Most of the journalists from the Kashmir Reader are waiting for that moment, in which they will start writing for the publication again. But for now, that seems quite far. Almost everyday, since 2 October, we would impatiently check about the status of the ban, asking those within and outside the organisation. Sources from within the government had led us to believe that it would be a matter of days before the ban was revoked. Haji Hayat Mohammad Bhat, the editor-in-chief of the Kashmir Reader and a member of the Kashmir Editors’ Guild, told me that when the guild met the Chief Minister Mehbooba Mufti a week after the ban, she did not commit to a specific time-frame, but assured the representatives from the guild that she would look into the matter. On 21 November, The Tribune reported that a government source had said that the ban would be lifted either that day or the following day. Yet, more than seven weeks have now passed since the ban was first imposed.

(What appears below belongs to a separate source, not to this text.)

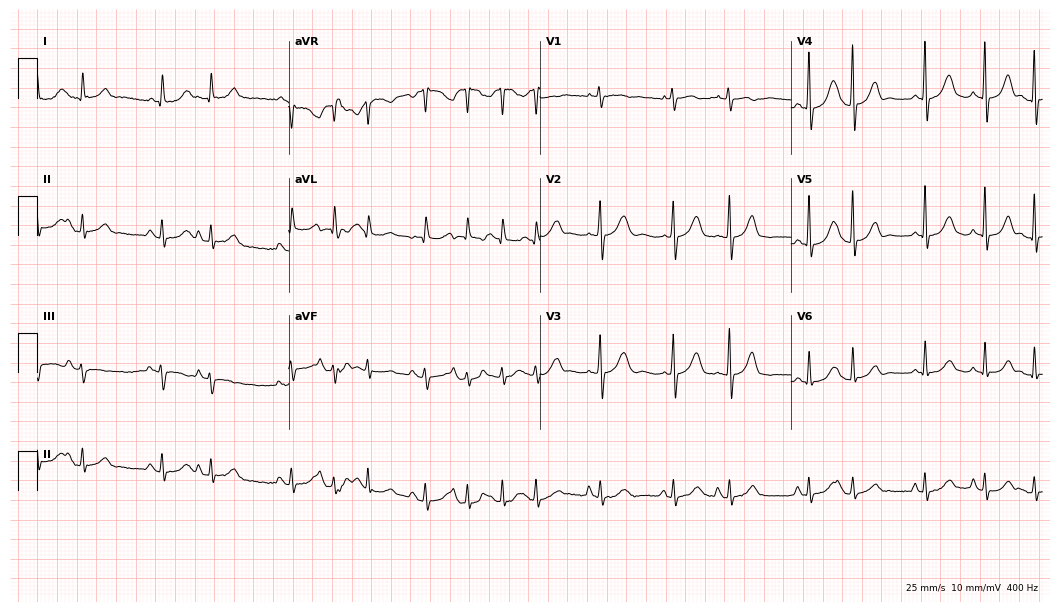
Resting 12-lead electrocardiogram. Patient: a 73-year-old female. None of these six findings is recorded: first-degree AV block, right bundle branch block, left bundle branch block, sinus bradycardia, atrial fibrillation, sinus tachycardia. Only these six findings were labelled.

For many of us, the issue of sustaining a livelihood supersedes our ability to stand up for independent journalism. I have the luxury of being an independent journalist unencumbered by pressures because of editorial policy of the Kashmir Reader, but I can continue only as long as I am paid. Once my financial resources begin to wane, I would have to fend for my sustenance or quit. I cannot run my family in the name of independent journalism alone.
The ban has rendered the employees of the Kashmir Reader, around 30 journalists and non-journalists each, jobless. Soon, we may all have to consider the possibility of leaving the organisation. However, even that would not be a feasible option in the midst of an economic slump in the region, brought on by the shutdown since the protests began in July. A majority of the news outlets in the region are facing a financial crunch and have laid off some of their staffers. Some have delayed or reduced salaries. Although the Kashmir Reader did not lay off any of its employees or cut the salaries of any of its staff members in the months of the political unrest since July, it could not release salaries in October. The employees of the publication have now been forced to confront the ethical dilemma of leaving an organisation that sustained them, amid the uncertainty that surrounds it now. Everyone is wondering how long it will be before the Kashmir Reader is allowed to resume its operations once again. Unfortunately, only the government can answer that question.
An earlier version of this article incorrectly stated that Muzamil Jaleel has reported from Kashmir for the last 20 years. This has been corrected to 23 years. The Caravan regrets the error.
Moazum Mohammad is a reporter based in Srinagar.